Today at our math exam we got a very weird Laplace equation which to me seemed to only have solution $$u(x,y)=0$$. I also tried putting it in Mathematica to no avail. Here is the problem, is there any other solution than $$0$$ possible with the separation of variables?
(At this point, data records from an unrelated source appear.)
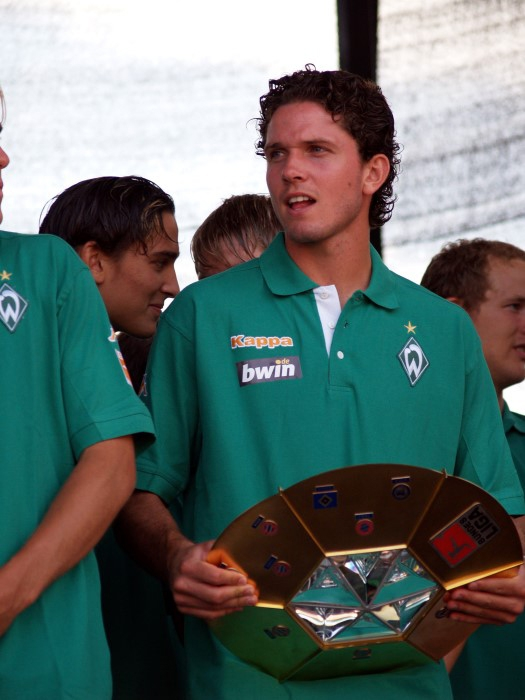 Leon Andreasen beim Tag der Fans
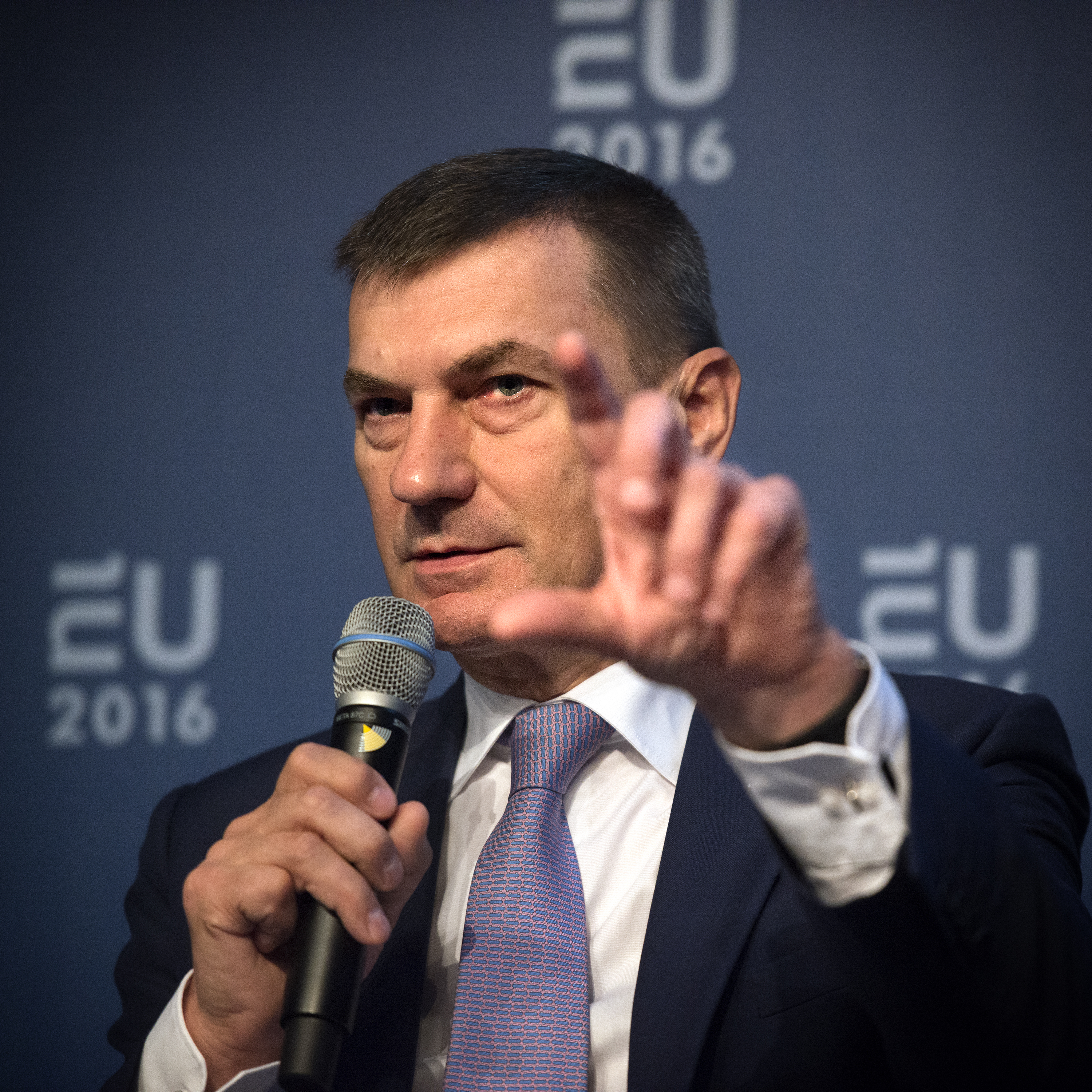 Nederland, Amsterdam, Conferentie "Digital and open government: next step to maturity"
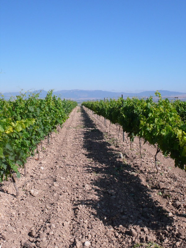 Tempranillo blanco vines
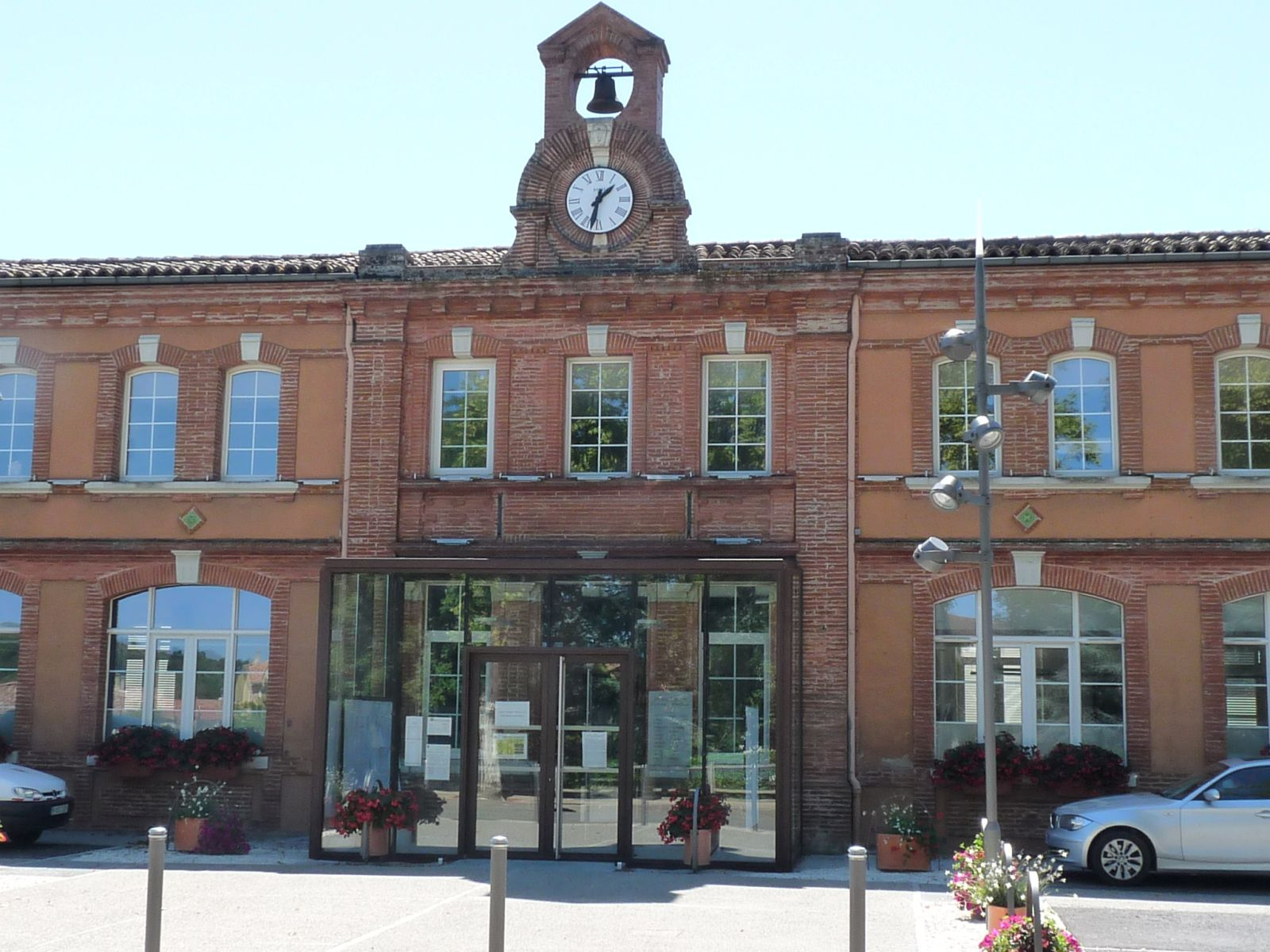 Mairie de Vernet, Haute-Garonne, France
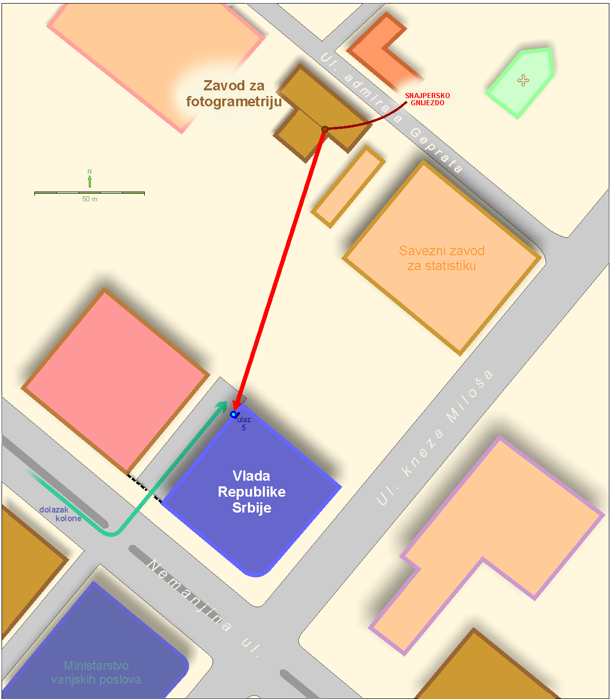 Mapa uspjelog atentata na Zorana Đinđića. Đinđić je stigao do zgrade Vlade Srbije u vozilu pod pratnjom i upucan je na ulasku u zgradu. Njegov položaj označen je plavom točkom, a položaj atentatora crvenom.
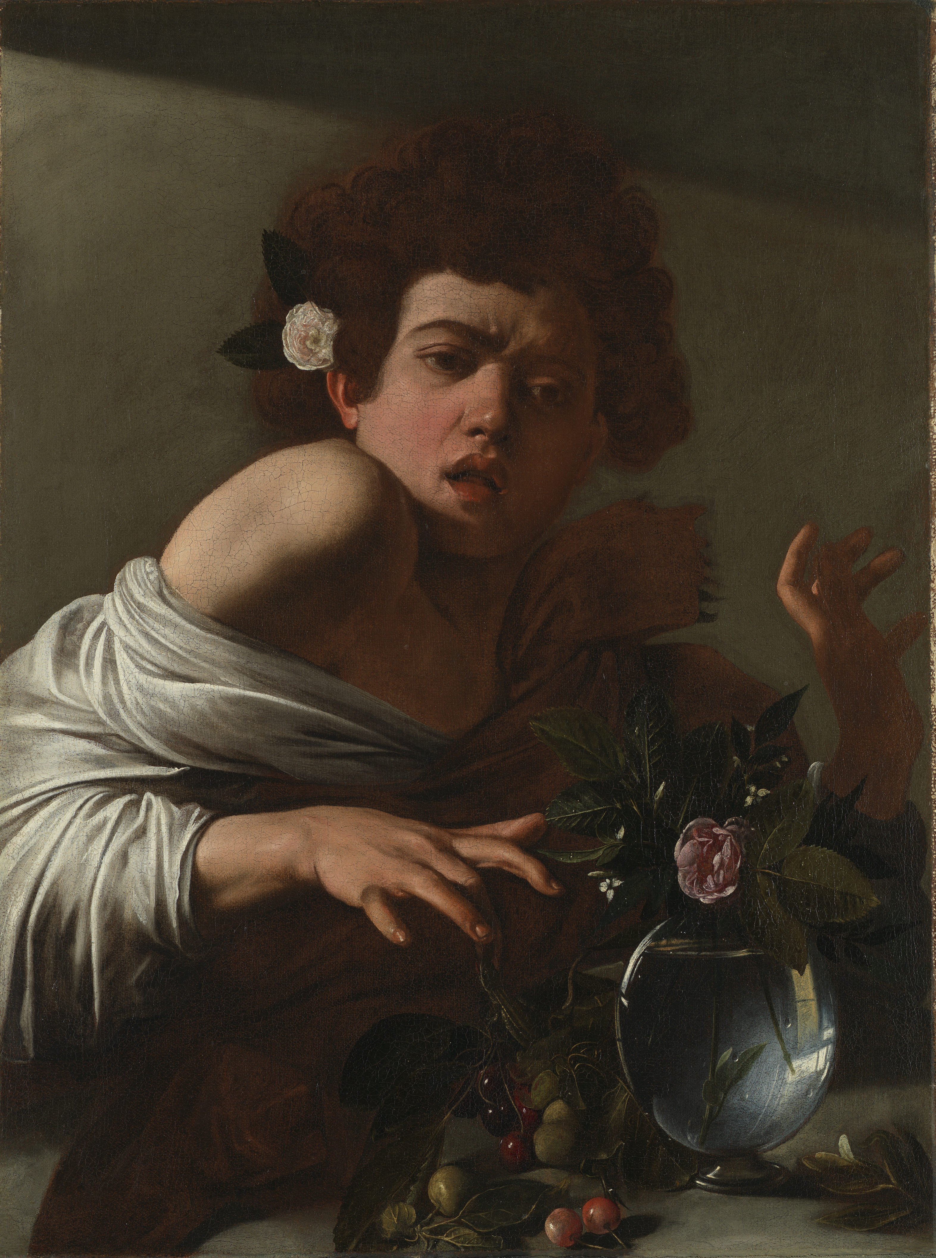 Мальчик, укушенный ящерицей
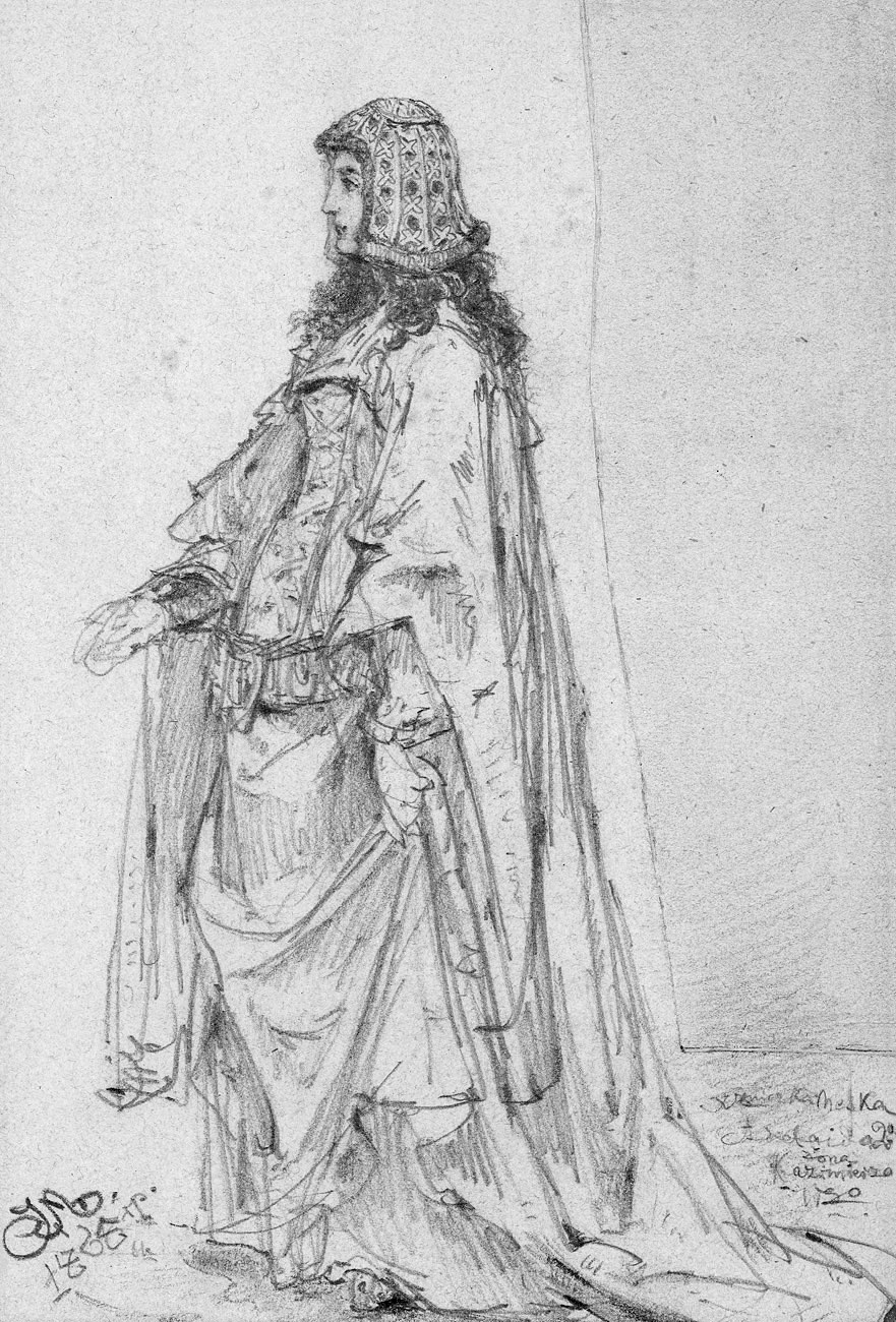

Use the separation of variables to solve the Laplace equation $$u_{xx}+u_{yy}=0$$ for a function $$u=u(x,y)$$ in the area $$0 \le x \le \pi, 0 \le y \le \pi$$ with the following boundary conditions:

1. $$u(x,0)=0;u(0.y)=0;u(\pi,y)=0;u(\pi,y)=\sin y \cos y$$
2. $$u(x,0)=0;u(0.y)=0;u(x,\pi)=\sin x \cos x;u(\pi,y)=0$$
3. $$u(x,0)=0;u(0.y)=0;u(x,\pi)=\sin x \cos x;u(\pi,y)=\sin y \cos y$$

For the first boundary conditions I got $$u(x,y)=\sum_{n=1}^{\infty}c_{n}(e^{nx}-e^{-nx})\sin ny$$. Using a fourier series I tried to determine the coefficient $$c_{n}=\frac{2}{\pi(e^{n \pi}-e^{-n \pi})} \int_{0}^{\pi} \cos x \sin x \sin nx dx$$. Which is $$0$$ for all $$n$$. Where did I make a mistake, if anywhere?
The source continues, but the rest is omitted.